Item 3 Know the Differences Between bytes and str 

Things to Remember
- bytes contains squences of 8-bit values, and str contains sequences of Unicode code points.
- Use helper functions to ensure that the inputs you operate on are the type of character 
  sequence that you expect (8 bit values, UTF-8-encoded, Unicode code points, etc).
- bytes and str instances can't be used together with operators (like >, ==, +, and %).
- If you want to read or write binary data to/from a file, always open the file using a 
  binary mode(like 'rb' or 'wb').
- If you want to read or write Unicode data to/from a file, be careful about your system's 
  default text encoding.
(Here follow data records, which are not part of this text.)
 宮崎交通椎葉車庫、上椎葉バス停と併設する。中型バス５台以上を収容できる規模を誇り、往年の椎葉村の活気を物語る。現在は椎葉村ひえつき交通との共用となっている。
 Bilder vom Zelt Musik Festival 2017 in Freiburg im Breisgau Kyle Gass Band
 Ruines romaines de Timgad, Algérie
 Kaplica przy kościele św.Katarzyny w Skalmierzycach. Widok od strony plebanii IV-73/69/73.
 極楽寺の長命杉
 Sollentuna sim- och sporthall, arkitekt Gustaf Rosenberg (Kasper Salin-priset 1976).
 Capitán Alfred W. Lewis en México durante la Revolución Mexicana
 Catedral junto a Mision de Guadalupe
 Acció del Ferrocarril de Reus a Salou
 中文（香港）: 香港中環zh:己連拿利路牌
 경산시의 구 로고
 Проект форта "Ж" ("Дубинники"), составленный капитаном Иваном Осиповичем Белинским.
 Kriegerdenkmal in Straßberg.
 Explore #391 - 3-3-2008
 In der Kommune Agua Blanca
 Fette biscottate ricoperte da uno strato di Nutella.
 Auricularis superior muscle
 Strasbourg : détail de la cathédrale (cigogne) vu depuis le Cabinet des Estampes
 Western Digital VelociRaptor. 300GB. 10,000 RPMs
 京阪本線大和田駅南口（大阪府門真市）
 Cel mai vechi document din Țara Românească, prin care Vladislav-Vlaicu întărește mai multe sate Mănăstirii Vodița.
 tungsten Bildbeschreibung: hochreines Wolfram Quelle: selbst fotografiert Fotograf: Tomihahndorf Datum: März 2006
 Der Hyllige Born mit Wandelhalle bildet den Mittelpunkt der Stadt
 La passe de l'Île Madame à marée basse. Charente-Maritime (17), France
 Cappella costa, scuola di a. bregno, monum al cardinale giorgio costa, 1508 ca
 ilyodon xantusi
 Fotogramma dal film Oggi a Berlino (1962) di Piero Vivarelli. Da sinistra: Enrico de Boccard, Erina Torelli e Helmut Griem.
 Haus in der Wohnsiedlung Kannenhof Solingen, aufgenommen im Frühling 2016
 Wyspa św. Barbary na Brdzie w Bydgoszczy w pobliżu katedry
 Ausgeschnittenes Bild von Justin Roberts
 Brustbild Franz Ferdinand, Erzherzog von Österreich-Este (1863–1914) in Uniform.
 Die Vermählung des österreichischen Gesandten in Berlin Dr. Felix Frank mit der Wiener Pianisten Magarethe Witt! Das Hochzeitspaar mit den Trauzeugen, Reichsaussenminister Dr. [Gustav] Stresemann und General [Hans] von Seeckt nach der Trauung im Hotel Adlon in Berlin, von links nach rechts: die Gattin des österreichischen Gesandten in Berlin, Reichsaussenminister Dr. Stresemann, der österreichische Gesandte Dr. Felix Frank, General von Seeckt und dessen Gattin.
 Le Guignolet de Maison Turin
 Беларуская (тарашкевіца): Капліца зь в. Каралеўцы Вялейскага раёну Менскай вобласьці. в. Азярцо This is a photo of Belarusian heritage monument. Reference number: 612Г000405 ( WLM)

Explicitly pass the encoding parameter to open if you want to avoid
  surprises. 

In [None]:
a = b'h\x65llo' 
print(list(a))
print(a)


The leading \x escape sequence means the next two characters are interpreted as hex digits for the character code

In [None]:
a = 'a\u0300 propos'
print(list(a))
print(a)

Unicode sandwich approach
- Do encoding and decoding of Unicode data at the furthest of your interfaces
- The core of your program should use the str type containing Unicode data and
  should not assume anything about character encodings.
- use helper functions like the following to convert between str and bytes and
  to ensure that the type of input values matches your code's expectations
-      


In [None]:
def to_str(bytes_or_str):
    if isinstance(bytes_or_str, bytes):
        value = bytes_or_str.decode('utf-8')
    else:
        value = bytes_or_str
    return value # instance of str

print(repr(to_str(b'foo')))
print(repr(to_str('bar')))


- repr : returns a printable representation of the given object. 
- In the cases above it will print out 'foo' and 'bar' - values
  will be enclosed by a pair of single quotes.  
    

In [None]:
def to_bytes(bytes_or_str):
    if isinstance(bytes_or_str, str):
        value = bytes_or_str.encode('utf-8')
    else:
        value = bytes_or_str
    return value # instance of bytes
print(repr(to_bytes(b'foo')))
print(repr(to_bytes('bar')))

Two big gotchas when dealing with raw 8-bit values and Unicode strings in Python
- bytes and str seem to work the same way, but their instances are not compatible
  with each other
- operations involving file handlers (returned by the open built-in function) default
  to requiring Unicode strings instead of raw bytes 

In [None]:
# + operator 
# this is fine
print (b'one' + b'two')
print ('one' + 'two')

In [None]:
# you can't add str instacnes to bytes instances
b'one' + 'two' # error

In [None]:
# binary operators
# this is fine
assert b'red' > b'blue'
assert 'red' > 'blue'

In [None]:
# you can't compare a str instance to a bytes instance
assert 'red' > b'blue'

In [None]:
# comparing bytes and str instances for equality will always evaluate to False
print(b'foo' == 'foo')

In [None]:
# the % operator works with format strings for each type
print (b'red %s' % b'blue')
print ('red %s' % 'blue')

In [None]:
# Python doesn't know what binary text encoding to use
print (b'red %s' % 'blue') #error

In [None]:
# this won't cause error, but the result is not what you would expect
# internally the __repr__ method will be called on the bytes instance
# the result will be used to substitute %s 
print ('red %s' % b'blue')

In [None]:
# you can't write binary data to a file opened in text mode
with open('data.bin', 'w') as f:  
    f.write(b'\xf1\xf2\xf3\xf4\xf5') # error

In [1]:
# change the open mode to 'wb' fixes the problem
with open('data.bin', 'wb') as f:  
    f.write(b'\xf1\xf2\xf3\xf4\xf5')

In [None]:
import locale
print (locale.getpreferredencoding()) # my default encoding is cp1252

In [None]:
# you just treat the binary data as a string encoded as 'cp1252'
# the result is very different than you expect

with open('data.bin', 'r') as f:
    data = f.read()
print(data)

In [None]:
# change the mode to 'rb', and it works as expected
with open('data.bin', 'rb') as f:
    data = f.read()
print(data) # b'\xf1\xf2\xf3\xf4\xf5'